Your instructions - Your copy of the entries below should hold exactly the lines from the one containing "Endhaltestelle Berg am" to the one containing "Intérieur de la vieille bourse de Lille.", inclusive, and no pictures.
----- Information given -----
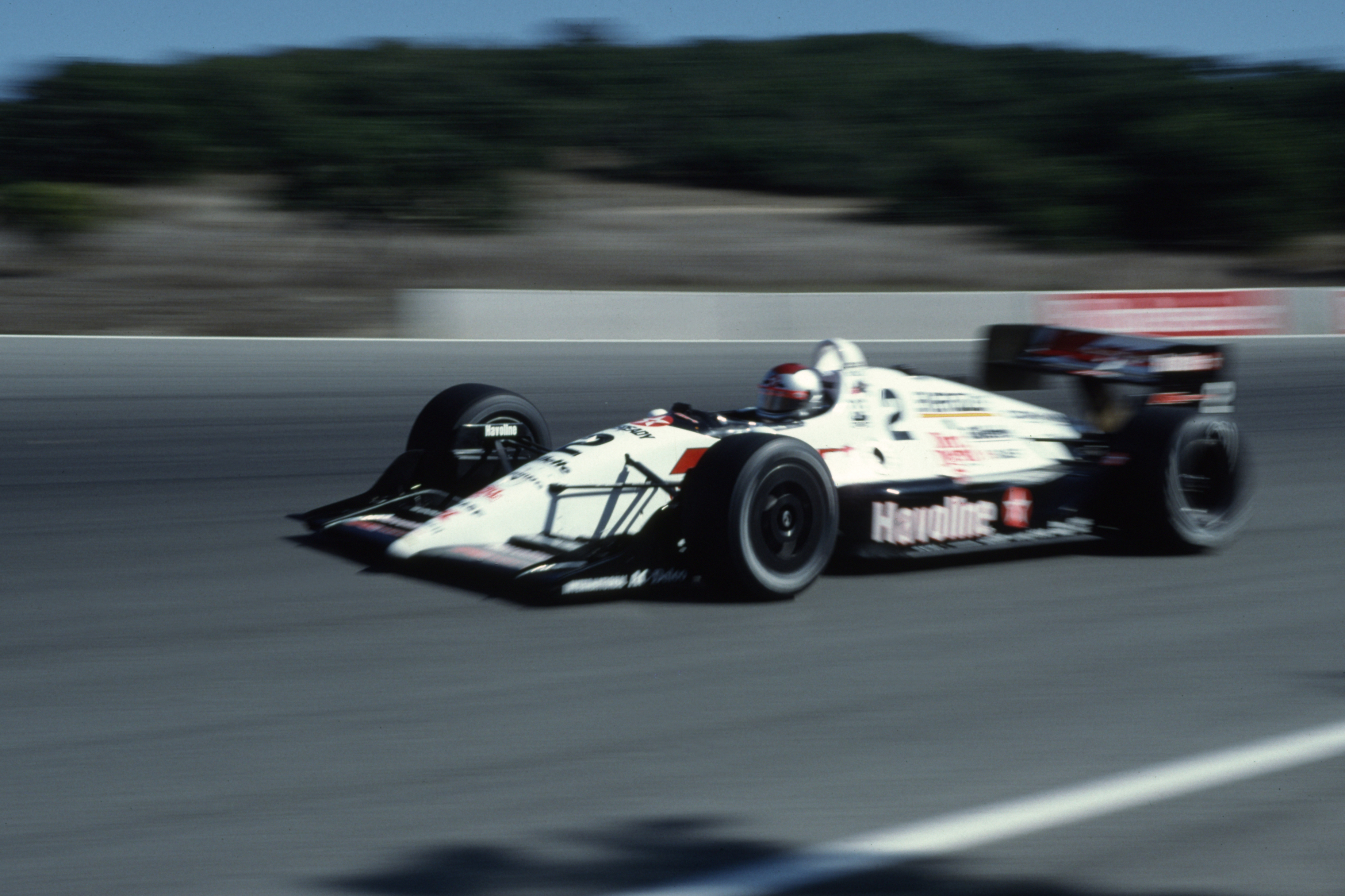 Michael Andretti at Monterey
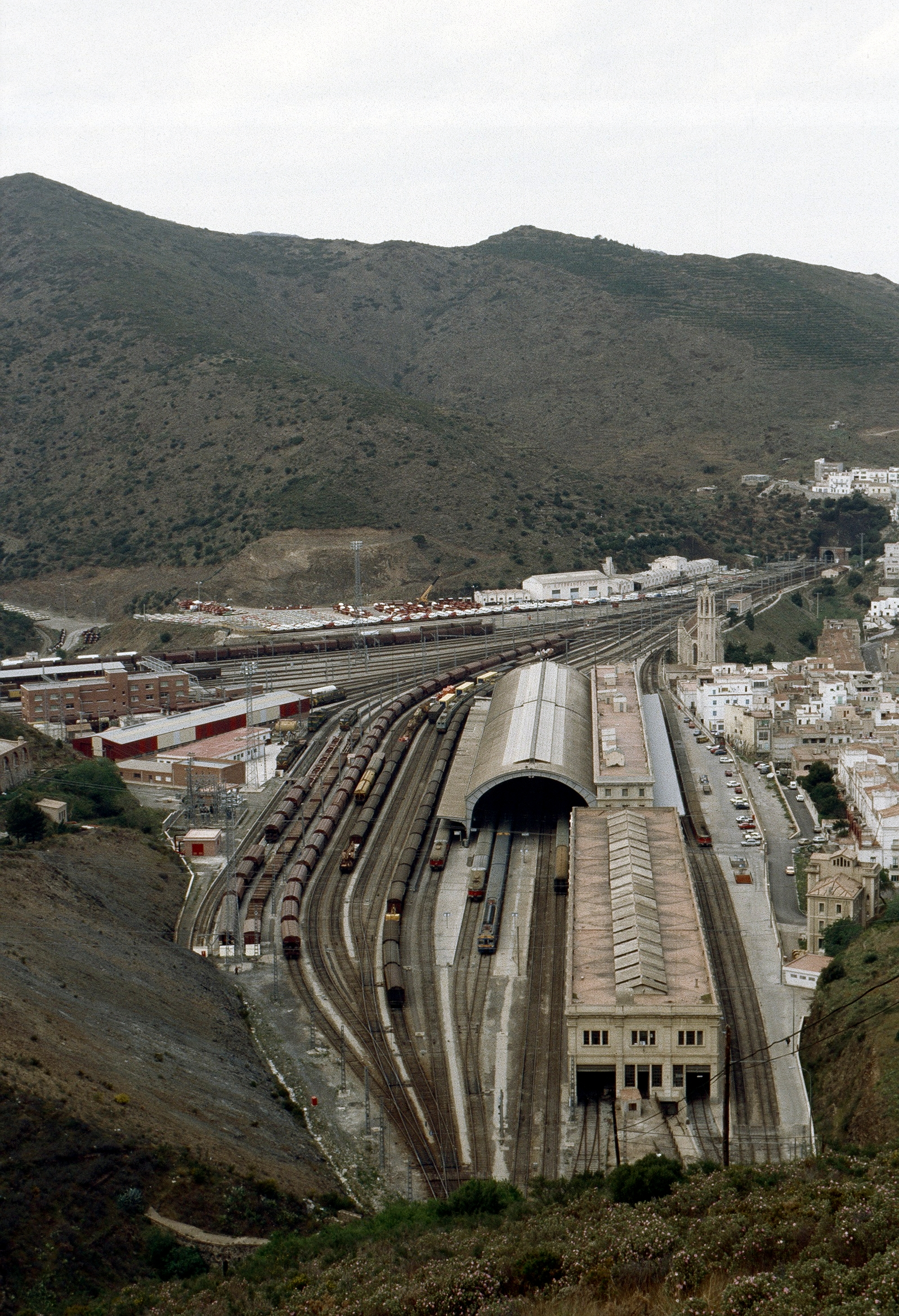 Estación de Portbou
-----
----- Information given -----
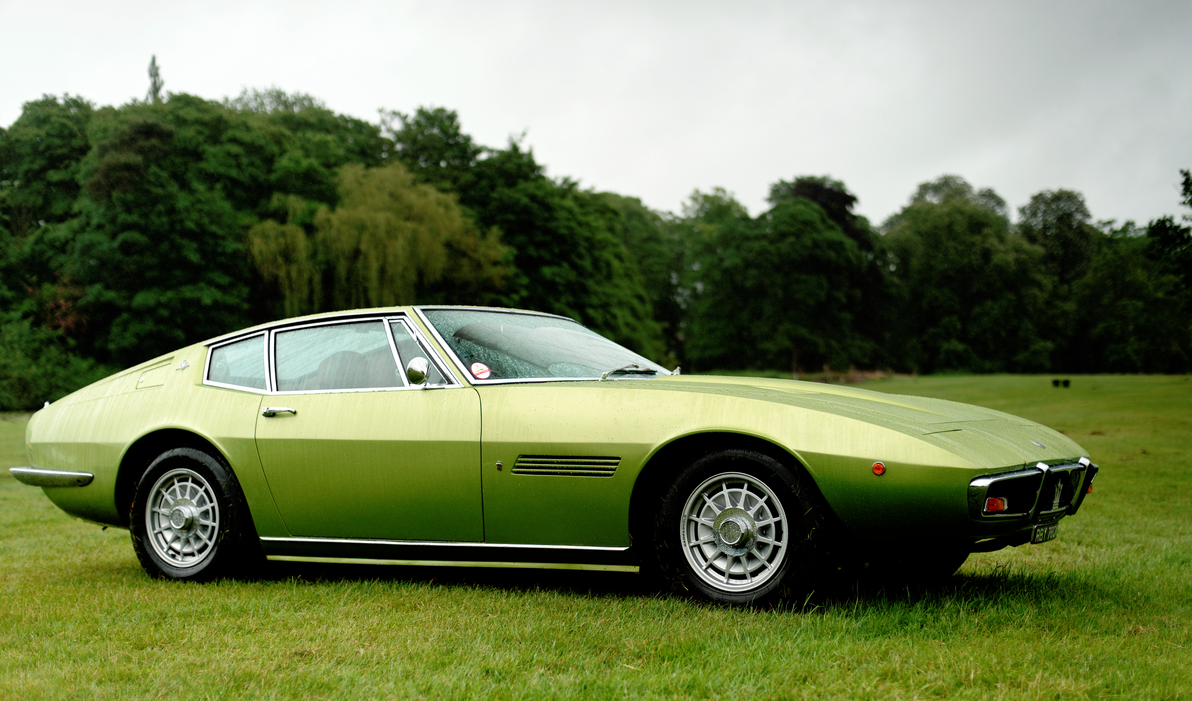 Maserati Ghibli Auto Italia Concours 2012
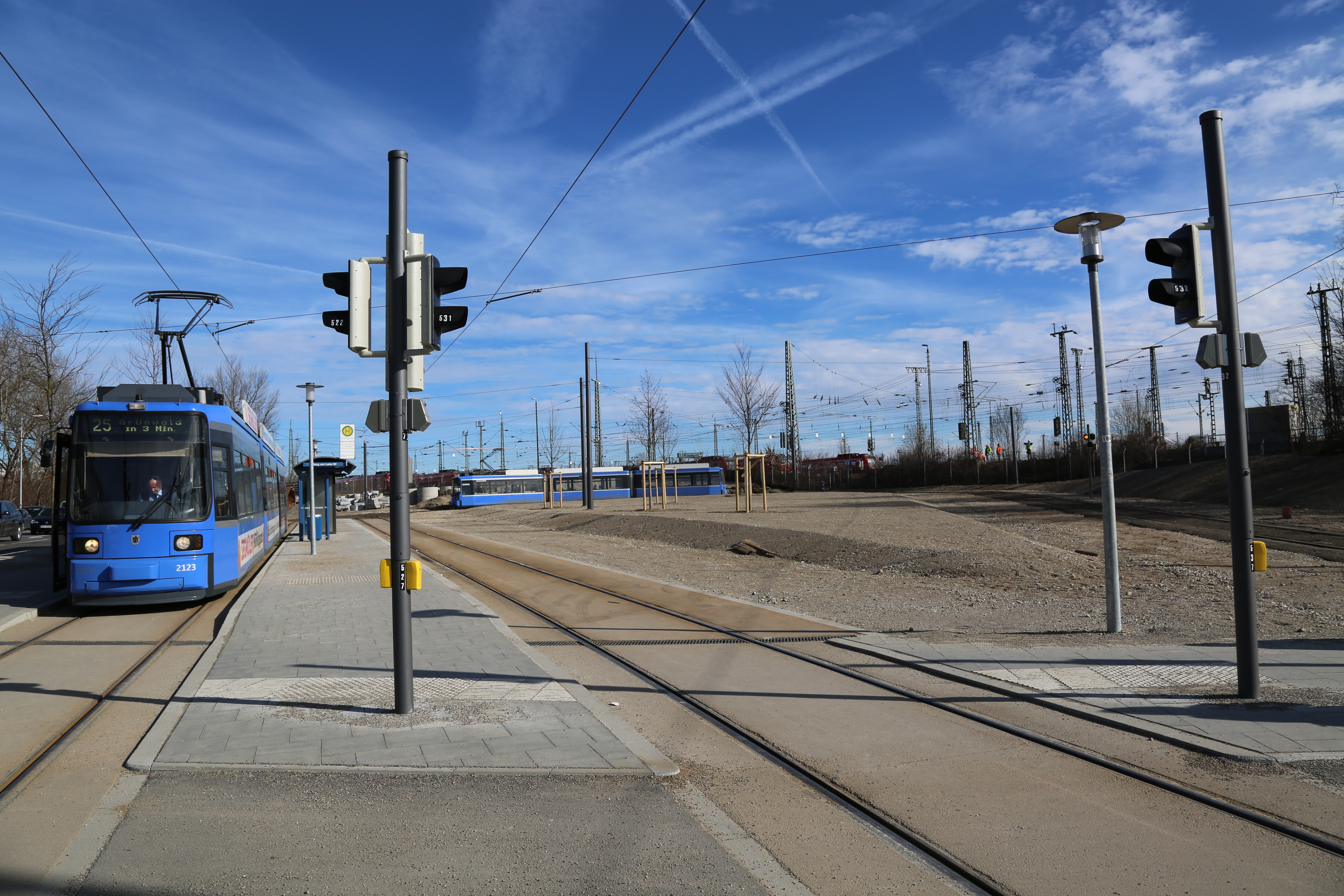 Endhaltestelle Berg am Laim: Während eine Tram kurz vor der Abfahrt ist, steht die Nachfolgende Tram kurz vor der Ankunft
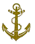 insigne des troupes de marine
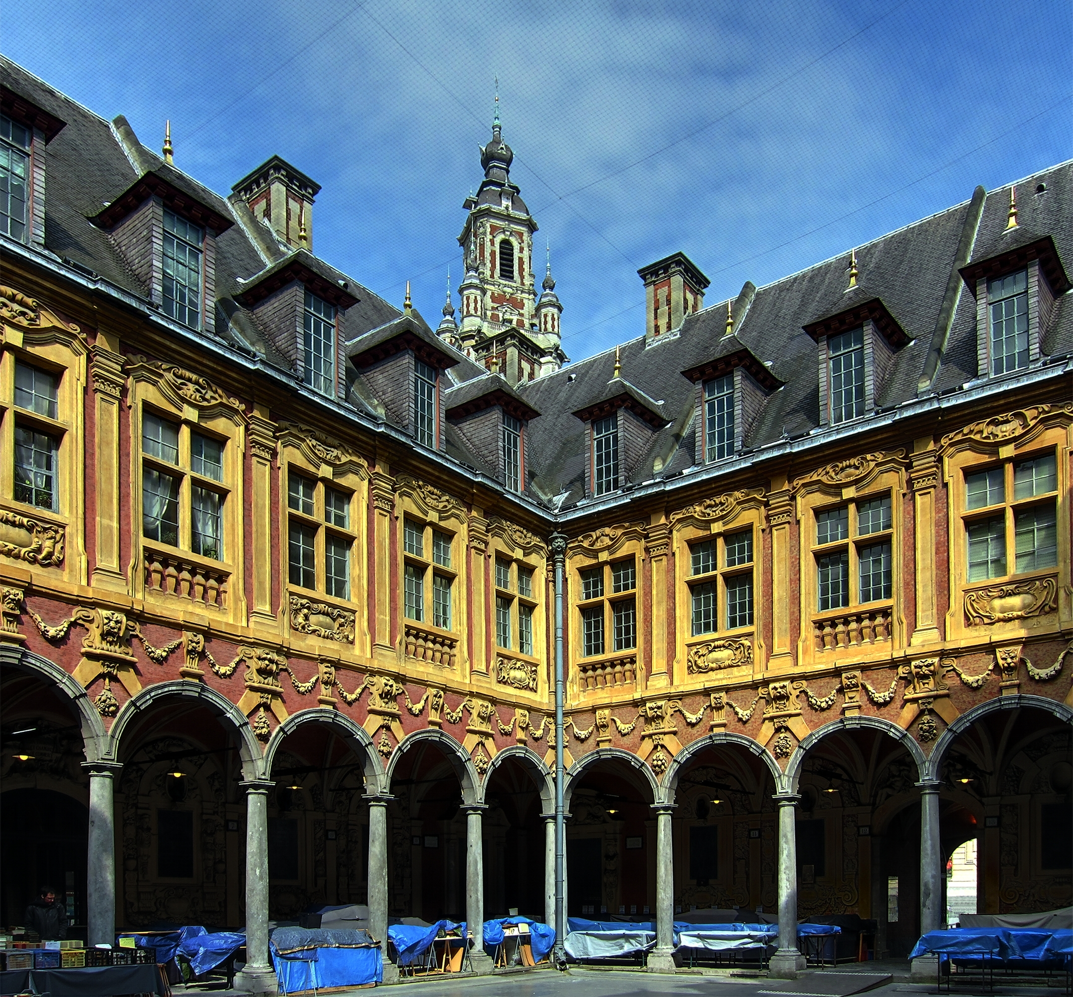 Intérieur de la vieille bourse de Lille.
-----
----- Information given -----
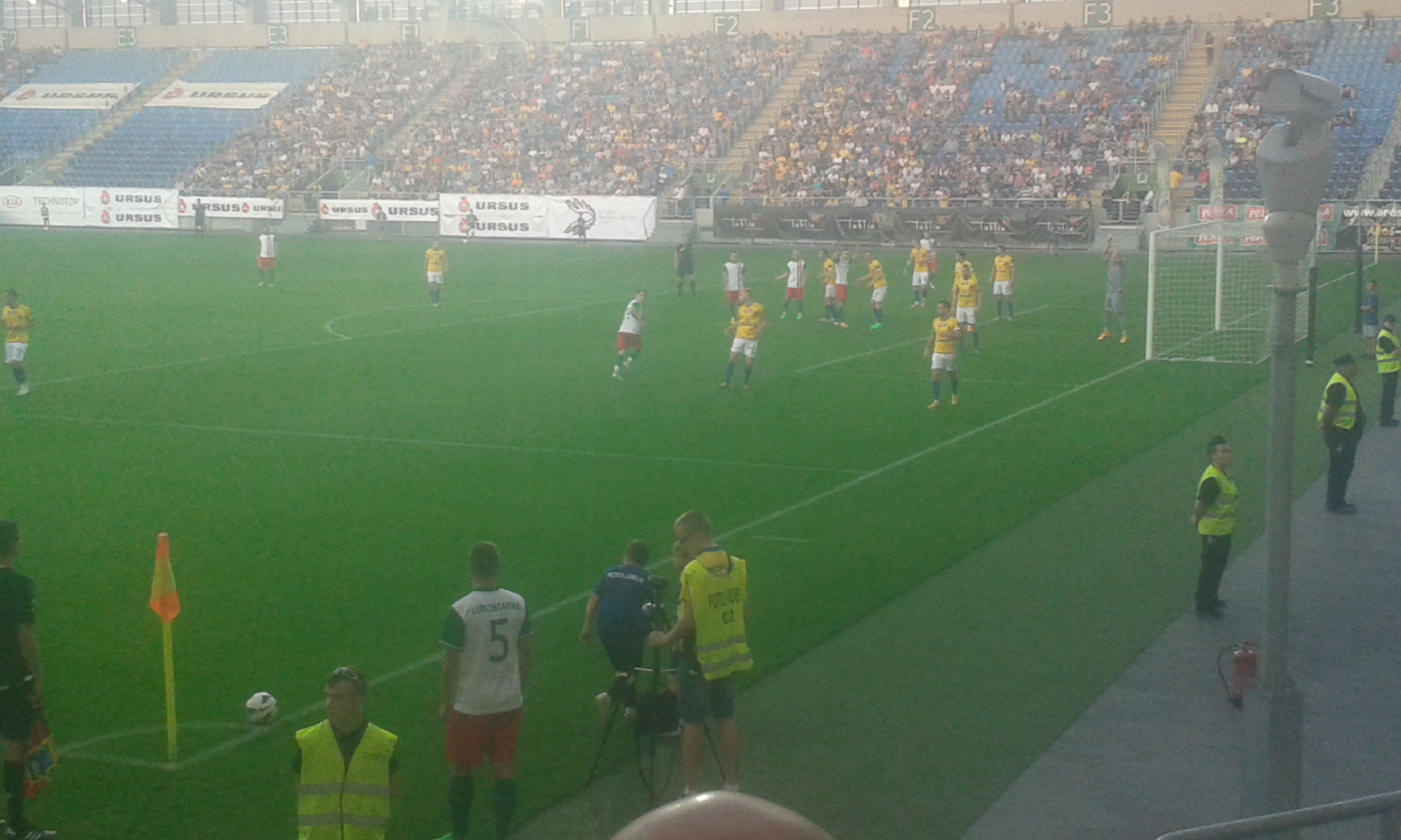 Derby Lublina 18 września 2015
-----
Solution to this problem -
 Endhaltestelle Berg am Laim: Während eine Tram kurz vor der Abfahrt ist, steht die Nachfolgende Tram kurz vor der Ankunft
 insigne des troupes de marine
 Intérieur de la vieille bourse de Lille.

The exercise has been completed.